Answer :
Final answer:
The equation for the instantaneous current through a circuit with an alternating e.m.f. applied to an inductance is I = 2.2 sin 100πt A. An a.c. galvanometer in the circuit would display the RMS value of the current as approximately 1.555 A.
Explanation:
The application of the alternating e.m.f. E = 220 sin 100πt to a circuit with an inductance of (1/π) henry leads us to the procedure of calculating the instantaneous current through the circuit. The inductive reactance (X_L) of the inductor can be calculated with the formula X_L = ωL, where ω is the angular frequency of the applied voltage, and L is the inductance. In this case, ω = 100π rad/s. Therefore, the inductive reactance is ωL = (100π)(1/π) = 100 Ω. The instantaneous current through the circuit can be derived using Ohm's law for AC circuits, which is I = V/Z, where V is the applied voltage and Z is the impedance. Since only inductance is present, Z = X_L. Thus, the equation for the current becomes I = E/X_L = 220 sin 100πt / 100, which simplifies to I = 2.2 sin 100πt A.

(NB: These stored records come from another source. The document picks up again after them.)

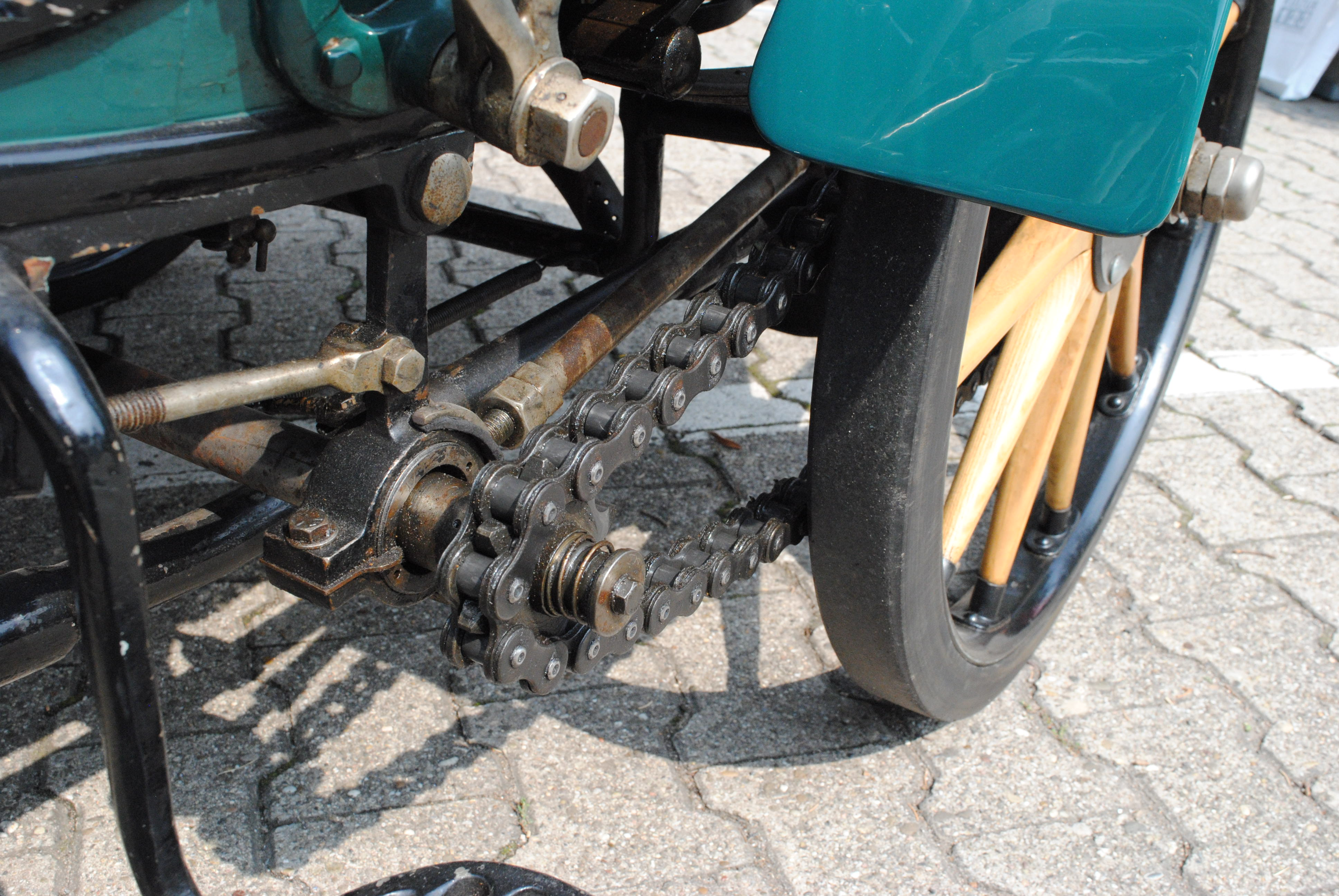 Opel Patentmotorwagen („System Lutzmann“) auf dem Klassikertreffen Rüsselsheim 2017. Detail: Kettenantrieb auf die Hinterräder.
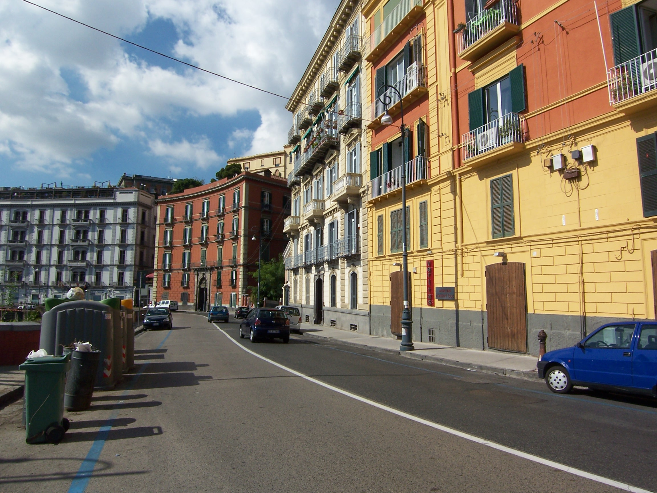 Veduta di Napoli: Corso Vittorio Emanuele.
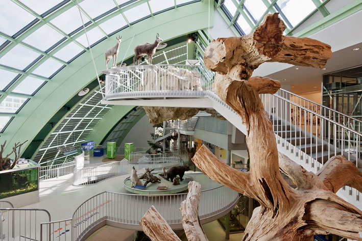 Die Reste der „Breiten Föhre“ im Landesmuseum Niederösterreich, Naturbereich
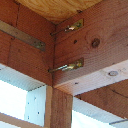 羽子板ボルトM12 02
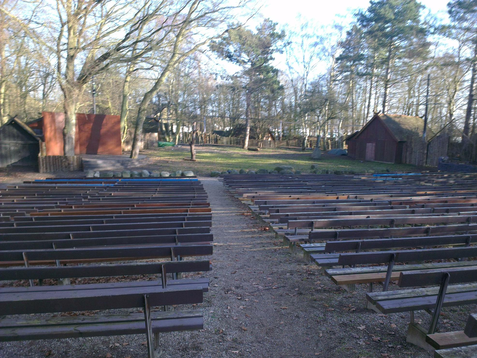 Frederikssund Vikingespil på Kalvøen Frederikssund
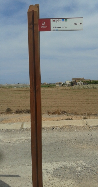 Senyalització vertical del Camí del Cid a Meliana
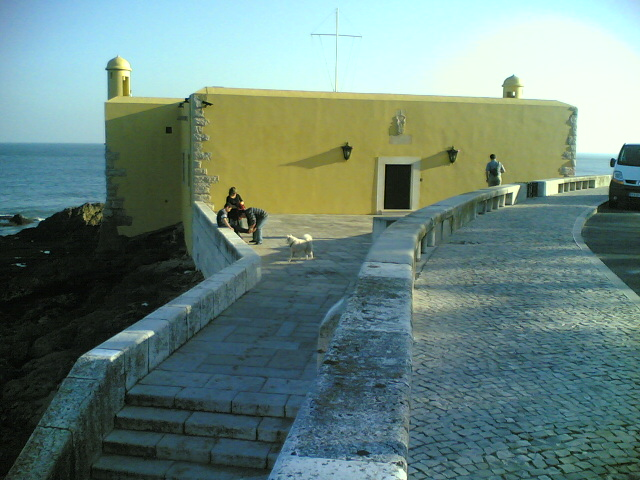 Forte de Nossa Senhora de Porto Salvo, Oeiras, Portugal.
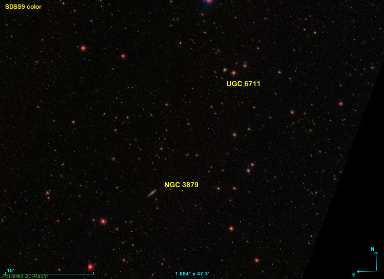 Réalisée avec Aladin et les données SDSS
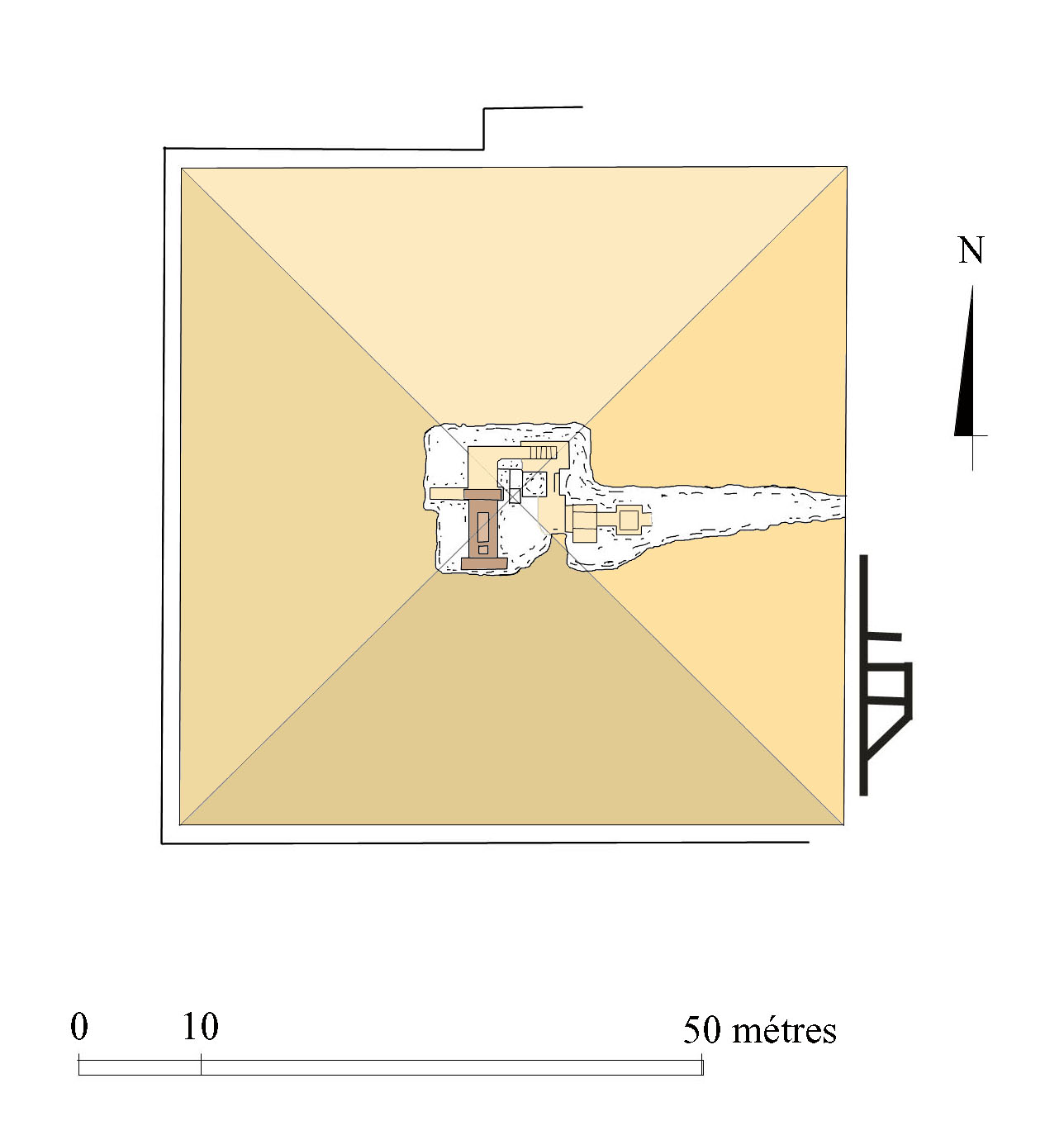 Plan de la pyramide d'Ameni kemaou à Dahchour
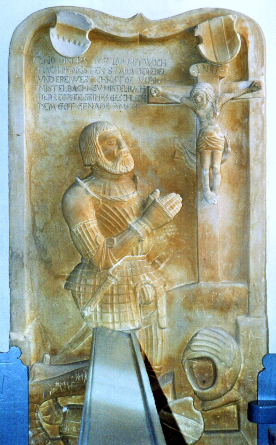 Epitaph des Christoph von Mistelbach, verstorben 1563, letzter seines Geschlechtes
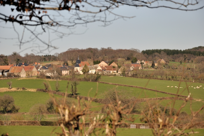 Vijon (Indre) - Vue générale
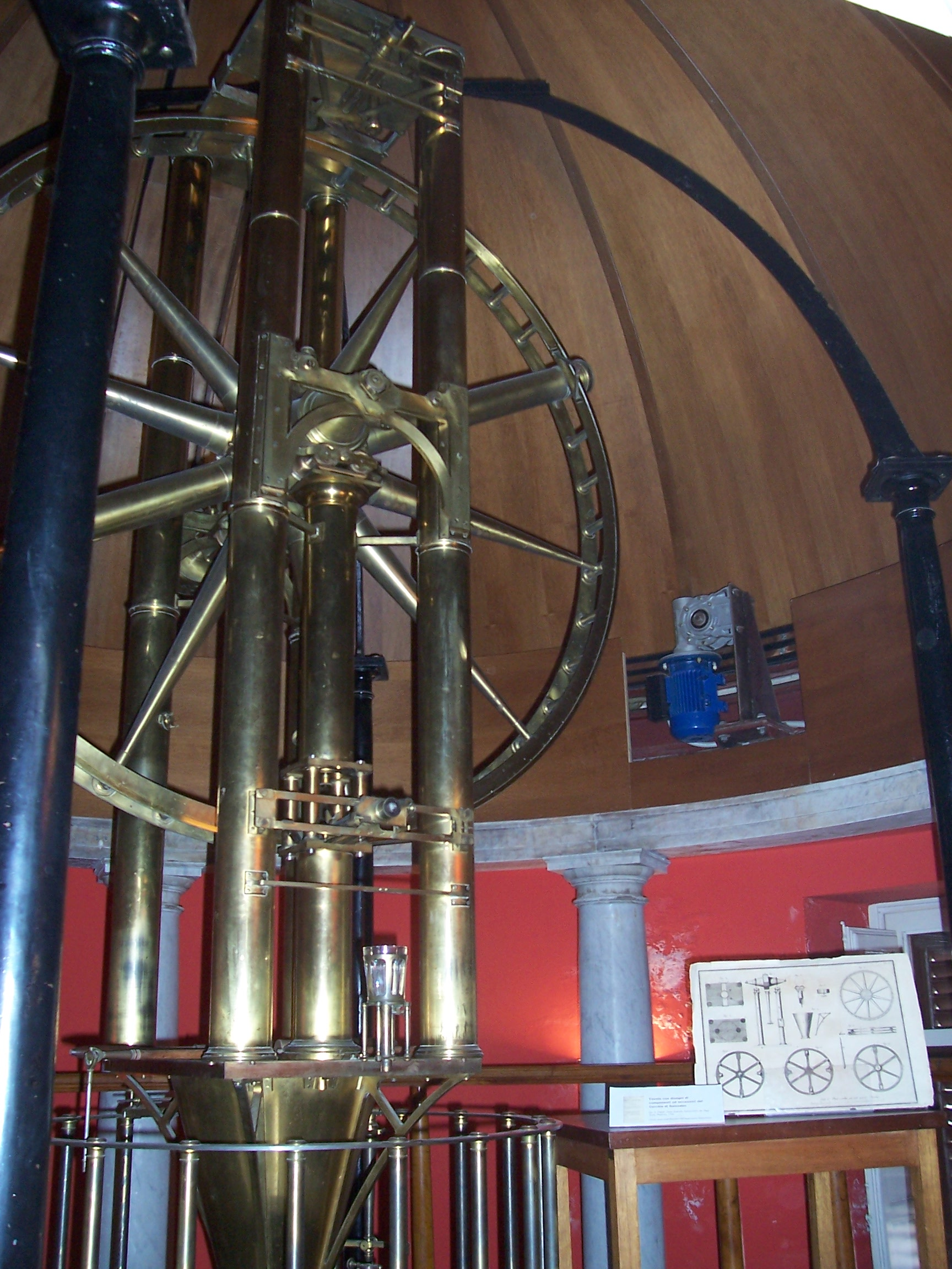 Strumento ottico, all'osservatorio astronomico del Palazzo dei Normanni, Palermo
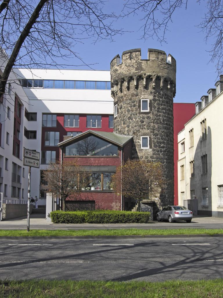 Köln, Weckschnapp This is a photograph of an architectural monument.
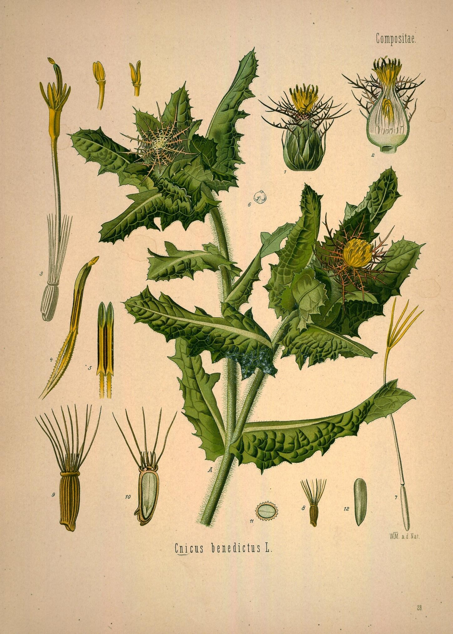 Benediktenkraut. A oberer Theil der Pflanze in natürl. Grösse; 1 Blüthenkopf von der Hülle befreit, desgl.; 2 derselbe im Längsschnitt, desgl.; 3 Scheibenblüthe, vergrössert; 4 Staubgefäss mit Griffel, desgl.; 5 Staubgefässe, desgl.; 6 Pollenkorn unter Wasser, desgl.; 7 geschlechtslose Randblüthe; 8 Frucht mit Pappus, natürl. Grösse; 9 dieselbe, vergrössert; 10 dieselbe im Längsschnitt, desgl.; 11 dieselbe im Querschnitt, desgl.; 12 Same, desgl.

Regarding the reading of an a.c. galvanometer connected in the circuit, it would measure the root mean square (RMS) value of the current, not the instantaneous current. The RMS value of an AC current is I_{RMS} = I_{max}/√2, where I_{max} is the maximum (or peak) value of the current. Therefore, the RMS current in this circuit is 2.2/√2 A, which is approximately 1.555 A. This value represents the effective current that would be displayed on the galvanometer.